> PROBLEM DESCRIPTION: Please return each entry that follows exactly as written, and keep the pictures out.
··· DATASET CONTENT
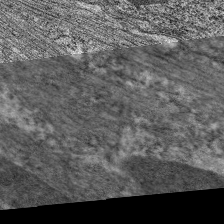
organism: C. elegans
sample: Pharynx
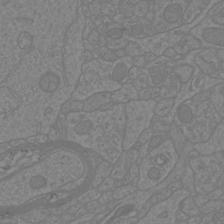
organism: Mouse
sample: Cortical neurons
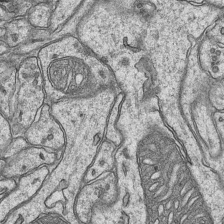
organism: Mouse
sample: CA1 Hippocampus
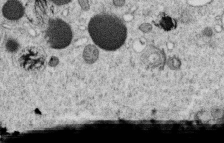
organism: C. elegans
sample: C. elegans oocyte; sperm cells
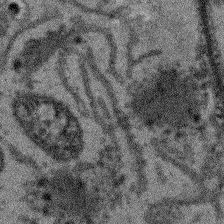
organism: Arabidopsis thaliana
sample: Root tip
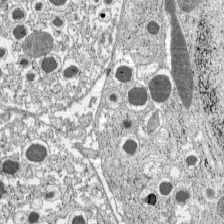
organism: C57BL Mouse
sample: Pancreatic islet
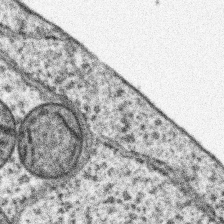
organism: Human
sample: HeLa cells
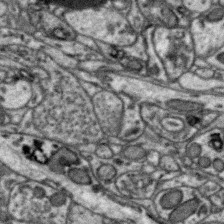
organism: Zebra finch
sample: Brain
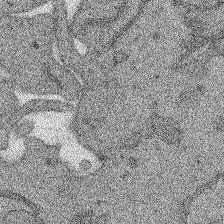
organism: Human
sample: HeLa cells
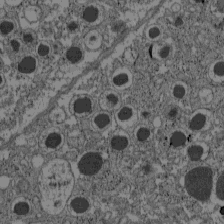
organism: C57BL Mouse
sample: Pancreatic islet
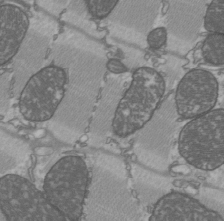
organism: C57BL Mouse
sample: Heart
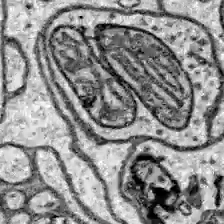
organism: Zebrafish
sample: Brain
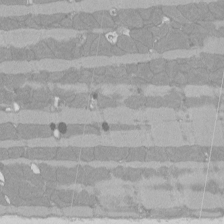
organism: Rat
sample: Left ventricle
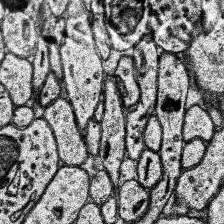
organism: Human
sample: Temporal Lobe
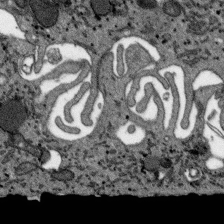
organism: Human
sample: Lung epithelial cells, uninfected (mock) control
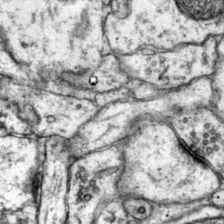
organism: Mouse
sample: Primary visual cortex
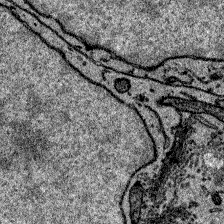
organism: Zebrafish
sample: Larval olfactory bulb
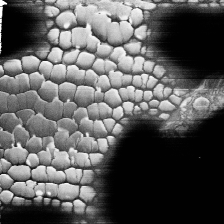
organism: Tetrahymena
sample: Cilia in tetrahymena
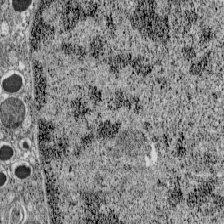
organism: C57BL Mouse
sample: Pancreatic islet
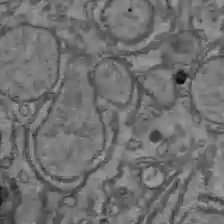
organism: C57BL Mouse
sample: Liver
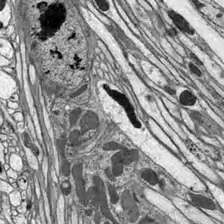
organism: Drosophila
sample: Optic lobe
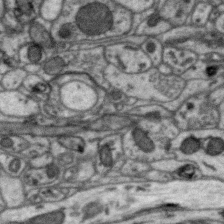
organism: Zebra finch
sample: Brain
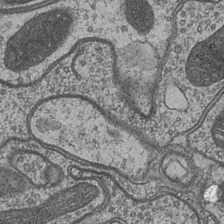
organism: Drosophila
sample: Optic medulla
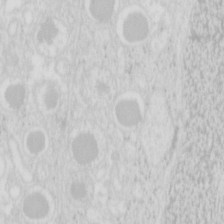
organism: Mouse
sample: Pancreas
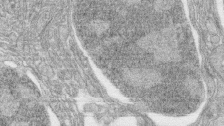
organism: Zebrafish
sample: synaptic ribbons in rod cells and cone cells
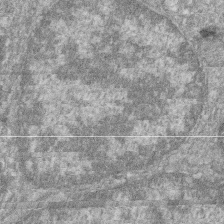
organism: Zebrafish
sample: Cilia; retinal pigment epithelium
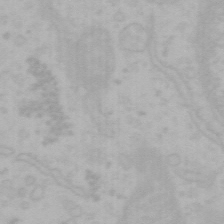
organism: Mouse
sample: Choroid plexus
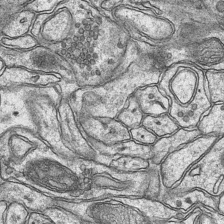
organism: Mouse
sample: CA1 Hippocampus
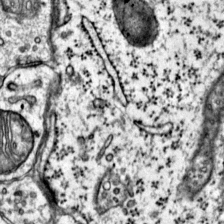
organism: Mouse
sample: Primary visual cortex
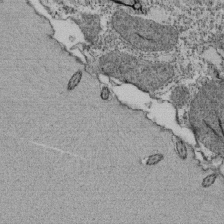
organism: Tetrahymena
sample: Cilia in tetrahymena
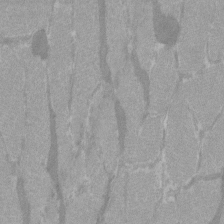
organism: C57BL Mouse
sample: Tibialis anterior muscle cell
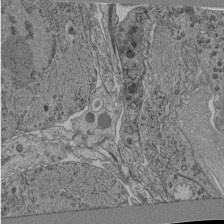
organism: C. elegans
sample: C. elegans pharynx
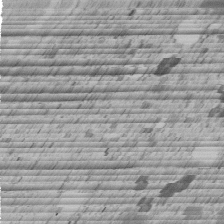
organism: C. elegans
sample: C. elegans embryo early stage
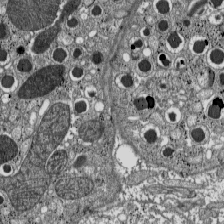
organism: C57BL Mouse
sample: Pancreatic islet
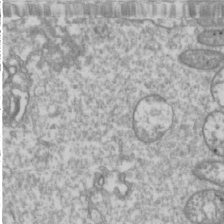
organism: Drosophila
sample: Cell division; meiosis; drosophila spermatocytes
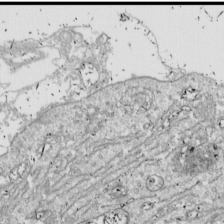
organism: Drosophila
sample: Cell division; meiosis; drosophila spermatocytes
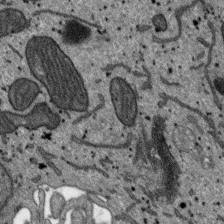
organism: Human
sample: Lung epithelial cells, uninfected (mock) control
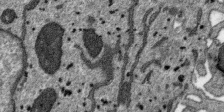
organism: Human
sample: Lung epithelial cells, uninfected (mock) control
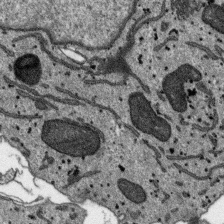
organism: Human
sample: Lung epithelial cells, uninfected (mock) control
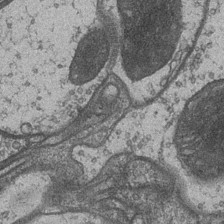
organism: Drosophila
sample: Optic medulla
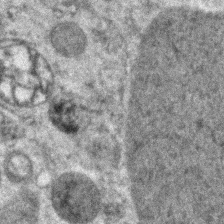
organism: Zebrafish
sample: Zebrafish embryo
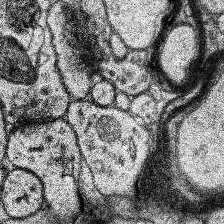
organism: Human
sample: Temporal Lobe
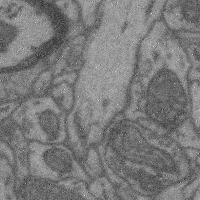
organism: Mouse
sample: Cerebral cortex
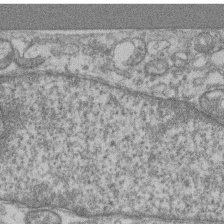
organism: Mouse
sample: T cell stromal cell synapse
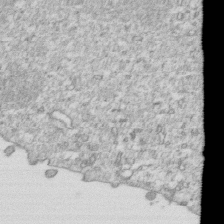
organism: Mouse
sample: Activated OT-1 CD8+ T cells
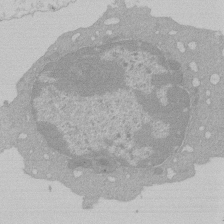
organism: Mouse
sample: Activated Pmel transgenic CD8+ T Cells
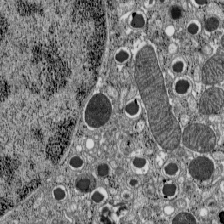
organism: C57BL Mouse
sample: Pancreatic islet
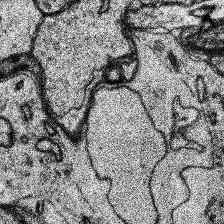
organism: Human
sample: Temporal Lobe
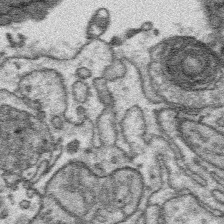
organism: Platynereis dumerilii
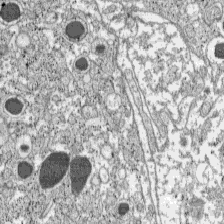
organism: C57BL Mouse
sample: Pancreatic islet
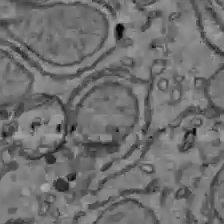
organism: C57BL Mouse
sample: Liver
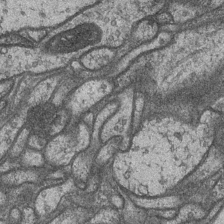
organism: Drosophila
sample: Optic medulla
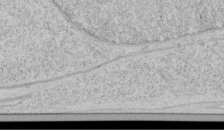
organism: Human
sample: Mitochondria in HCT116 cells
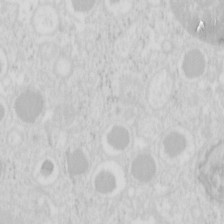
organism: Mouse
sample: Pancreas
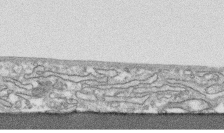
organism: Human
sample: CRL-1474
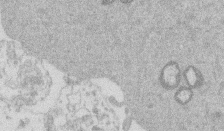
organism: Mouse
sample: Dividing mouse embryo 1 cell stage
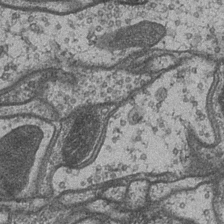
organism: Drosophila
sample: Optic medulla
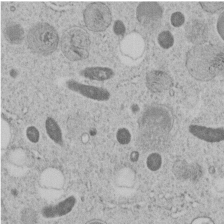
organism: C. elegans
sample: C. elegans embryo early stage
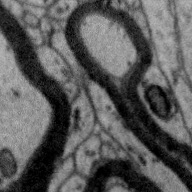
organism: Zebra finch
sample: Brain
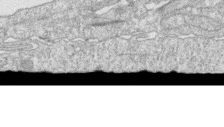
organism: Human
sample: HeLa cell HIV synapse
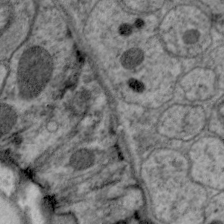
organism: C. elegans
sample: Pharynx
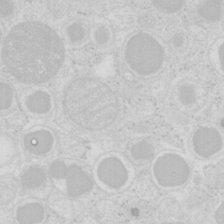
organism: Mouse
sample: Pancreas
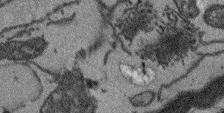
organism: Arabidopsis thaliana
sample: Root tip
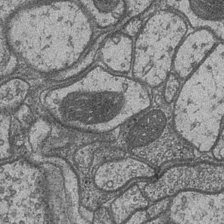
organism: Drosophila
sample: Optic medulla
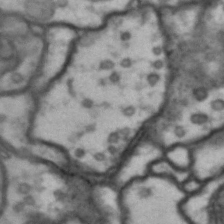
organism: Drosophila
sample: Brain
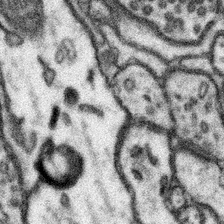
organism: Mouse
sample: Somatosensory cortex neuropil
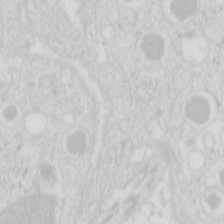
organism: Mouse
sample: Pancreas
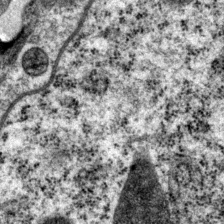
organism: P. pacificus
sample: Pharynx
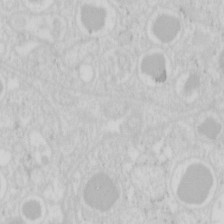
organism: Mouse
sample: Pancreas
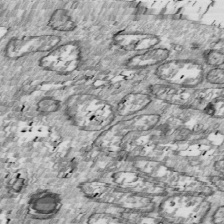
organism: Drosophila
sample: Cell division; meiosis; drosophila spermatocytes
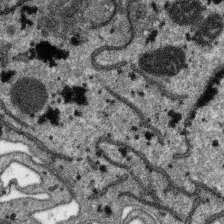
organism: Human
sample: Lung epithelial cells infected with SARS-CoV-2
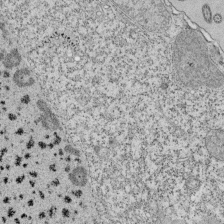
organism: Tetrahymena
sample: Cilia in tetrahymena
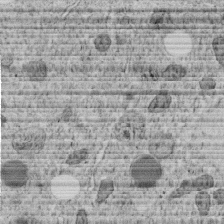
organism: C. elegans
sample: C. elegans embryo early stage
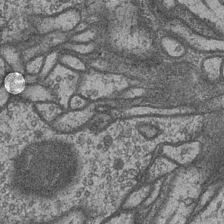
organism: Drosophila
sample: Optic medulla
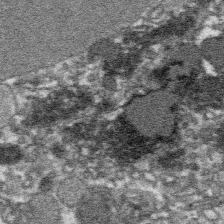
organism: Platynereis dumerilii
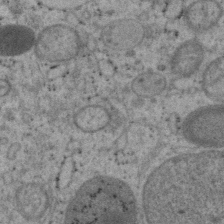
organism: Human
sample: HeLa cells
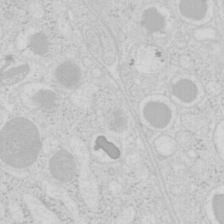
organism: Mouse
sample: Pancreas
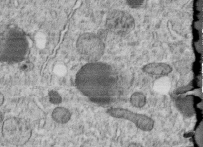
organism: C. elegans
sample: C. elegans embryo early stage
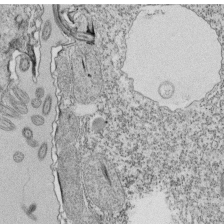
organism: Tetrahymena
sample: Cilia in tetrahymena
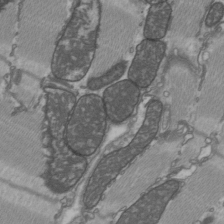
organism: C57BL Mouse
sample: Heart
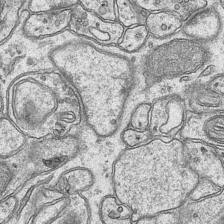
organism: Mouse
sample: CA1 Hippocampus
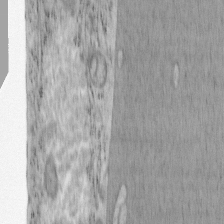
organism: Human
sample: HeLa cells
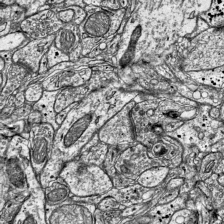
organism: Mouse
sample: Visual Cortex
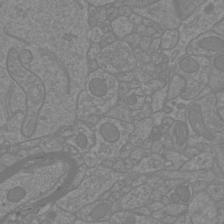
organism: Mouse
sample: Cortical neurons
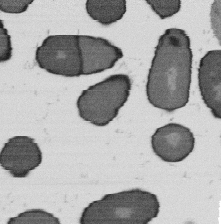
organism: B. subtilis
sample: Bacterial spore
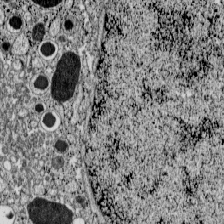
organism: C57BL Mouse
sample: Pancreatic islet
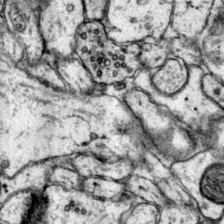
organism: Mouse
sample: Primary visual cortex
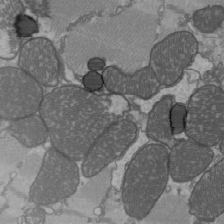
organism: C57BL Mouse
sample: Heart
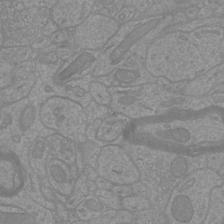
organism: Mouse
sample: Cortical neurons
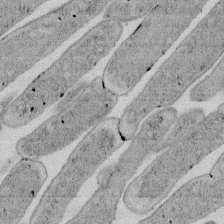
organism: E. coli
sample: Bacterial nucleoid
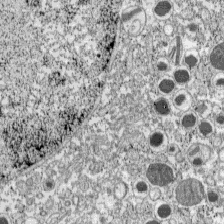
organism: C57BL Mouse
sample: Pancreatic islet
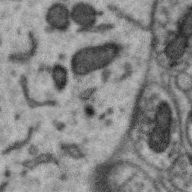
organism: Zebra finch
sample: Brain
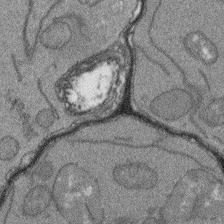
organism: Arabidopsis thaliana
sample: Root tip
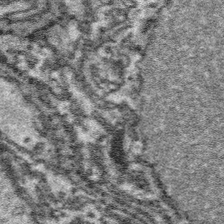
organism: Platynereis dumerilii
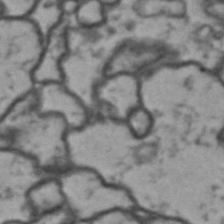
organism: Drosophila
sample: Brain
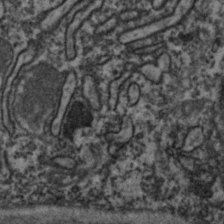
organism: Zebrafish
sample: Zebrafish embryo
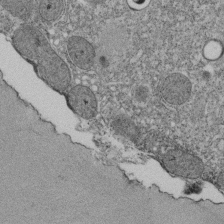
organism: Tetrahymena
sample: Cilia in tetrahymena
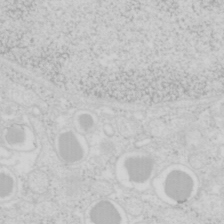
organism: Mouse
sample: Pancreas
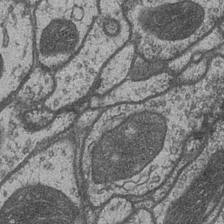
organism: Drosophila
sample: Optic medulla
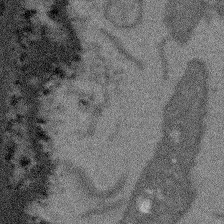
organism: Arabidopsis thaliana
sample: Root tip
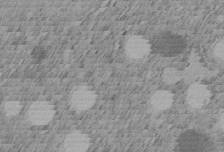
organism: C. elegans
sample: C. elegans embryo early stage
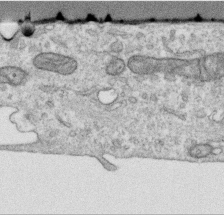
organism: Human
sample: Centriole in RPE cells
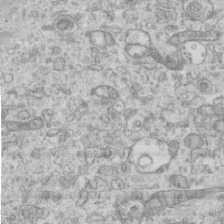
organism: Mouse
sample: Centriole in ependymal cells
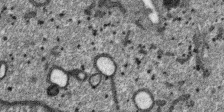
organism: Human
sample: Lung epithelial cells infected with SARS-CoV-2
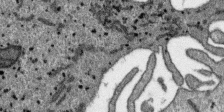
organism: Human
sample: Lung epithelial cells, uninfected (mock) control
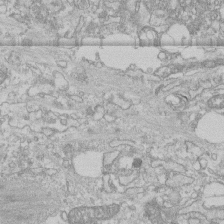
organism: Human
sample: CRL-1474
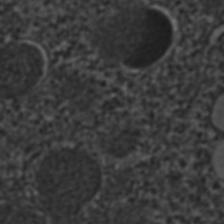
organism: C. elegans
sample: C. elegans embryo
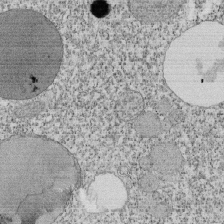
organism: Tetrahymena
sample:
······
> ANSWER BOX:
organism: C. elegans
sample: Pharynx
organism: Mouse
sample: Cortical neurons
organism: Mouse
sample: CA1 Hippocampus
organism: C. elegans
sample: C. elegans oocyte; sperm cells
organism: Arabidopsis thaliana
sample: Root tip
organism: C57BL Mouse
sample: Pancreatic islet
organism: Human
sample: HeLa cells
organism: Zebra finch
sample: Brain
organism: Human
sample: HeLa cells
organism: C57BL Mouse
sample: Pancreatic islet
organism: C57BL Mouse
sample: Heart
organism: Zebrafish
sample: Brain
organism: Rat
sample: Left ventricle
organism: Human
sample: Temporal Lobe
organism: Human
sample: Lung epithelial cells, uninfected (mock) control
organism: Mouse
sample: Primary visual cortex
organism: Zebrafish
sample: Larval olfactory bulb
organism: Tetrahymena
sample: Cilia in tetrahymena
organism: C57BL Mouse
sample: Pancreatic islet
organism: C57BL Mouse
sample: Liver
organism: Drosophila
sample: Optic lobe
organism: Zebra finch
sample: Brain
organism: Drosophila
sample: Optic medulla
organism: Mouse
sample: Pancreas
organism: Zebrafish
sample: synaptic ribbons in rod cells and cone cells
organism: Zebrafish
sample: Cilia; retinal pigment epithelium
organism: Mouse
sample: Choroid plexus
organism: Mouse
sample: CA1 Hippocampus
organism: Mouse
sample: Primary visual cortex
organism: Tetrahymena
sample: Cilia in tetrahymena
organism: C57BL Mouse
sample: Tibialis anterior muscle cell
organism: C. elegans
sample: C. elegans pharynx
organism: C. elegans
sample: C. elegans embryo early stage
organism: C57BL Mouse
sample: Pancreatic islet
organism: Drosophila
sample: Cell division; meiosis; drosophila spermatocytes
organism: Drosophila
sample: Cell division; meiosis; drosophila spermatocytes
organism: Human
sample: Lung epithelial cells, uninfected (mock) control
organism: Human
sample: Lung epithelial cells, uninfected (mock) control
organism: Human
sample: Lung epithelial cells, uninfected (mock) control
organism: Drosophila
sample: Optic medulla
organism: Zebrafish
sample: Zebrafish embryo
organism: Human
sample: Temporal Lobe
organism: Mouse
sample: Cerebral cortex
organism: Mouse
sample: T cell stromal cell synapse
organism: Mouse
sample: Activated OT-1 CD8+ T cells
organism: Mouse
sample: Activated Pmel transgenic CD8+ T Cells
organism: C57BL Mouse
sample: Pancreatic islet
organism: Human
sample: Temporal Lobe
organism: Platynereis dumerilii
organism: C57BL Mouse
sample: Pancreatic islet
organism: C57BL Mouse
sample: Liver
organism: Drosophila
sample: Optic medulla
organism: Human
sample: Mitochondria in HCT116 cells
organism: Mouse
sample: Pancreas
organism: Human
sample: CRL-1474
organism: Mouse
sample: Dividing mouse embryo 1 cell stage
organism: Drosophila
sample: Optic medulla
organism: C. elegans
sample: C. elegans embryo early stage
organism: Zebra finch
sample: Brain
organism: Human
sample: HeLa cell HIV synapse
organism: C. elegans
sample: Pharynx
organism: Mouse
sample: Pancreas
organism: Arabidopsis thaliana
sample: Root tip
organism: Drosophila
sample: Optic medulla
organism: Drosophila
sample: Brain
organism: Mouse
sample: Somatosensory cortex neuropil
organism: Mouse
sample: Pancreas
organism: P. pacificus
sample: Pharynx
organism: Mouse
sample: Pancreas
organism: Drosophila
sample: Cell division; meiosis; drosophila spermatocytes
organism: Human
sample: Lung epithelial cells infected with SARS-CoV-2
organism: Tetrahymena
sample: Cilia in tetrahymena
organism: C. elegans
sample: C. elegans embryo early stage
organism: Drosophila
sample: Optic medulla
organism: Platynereis dumerilii
organism: Human
sample: HeLa cells
organism: Mouse
sample: Pancreas
organism: C. elegans
sample: C. elegans embryo early stage
organism: Tetrahymena
sample: Cilia in tetrahymena
organism: C57BL Mouse
sample: Heart
organism: Mouse
sample: CA1 Hippocampus
organism: Human
sample: HeLa cells
organism: Mouse
sample: Visual Cortex
organism: Mouse
sample: Cortical neurons
organism: B. subtilis
sample: Bacterial spore
organism: C57BL Mouse
sample: Pancreatic islet
organism: Mouse
sample: Primary visual cortex
organism: C57BL Mouse
sample: Heart
organism: Mouse
sample: Cortical neurons
organism: E. coli
sample: Bacterial nucleoid
organism: C57BL Mouse
sample: Pancreatic islet
organism: Zebra finch
sample: Brain
organism: Arabidopsis thaliana
sample: Root tip
organism: Platynereis dumerilii
organism: Drosophila
sample: Brain
organism: Zebrafish
sample: Zebrafish embryo
organism: Tetrahymena
sample: Cilia in tetrahymena
organism: Mouse
sample: Pancreas
organism: Drosophila
sample: Optic medulla
organism: Arabidopsis thaliana
sample: Root tip
organism: C. elegans
sample: C. elegans embryo early stage
organism: Human
sample: Centriole in RPE cells
organism: Mouse
sample: Centriole in ependymal cells
organism: Human
sample: Lung epithelial cells infected with SARS-CoV-2
organism: Human
sample: Lung epithelial cells, uninfected (mock) control
organism: Human
sample: CRL-1474
organism: C. elegans
sample: C. elegans embryo
organism: Tetrahymena
sample:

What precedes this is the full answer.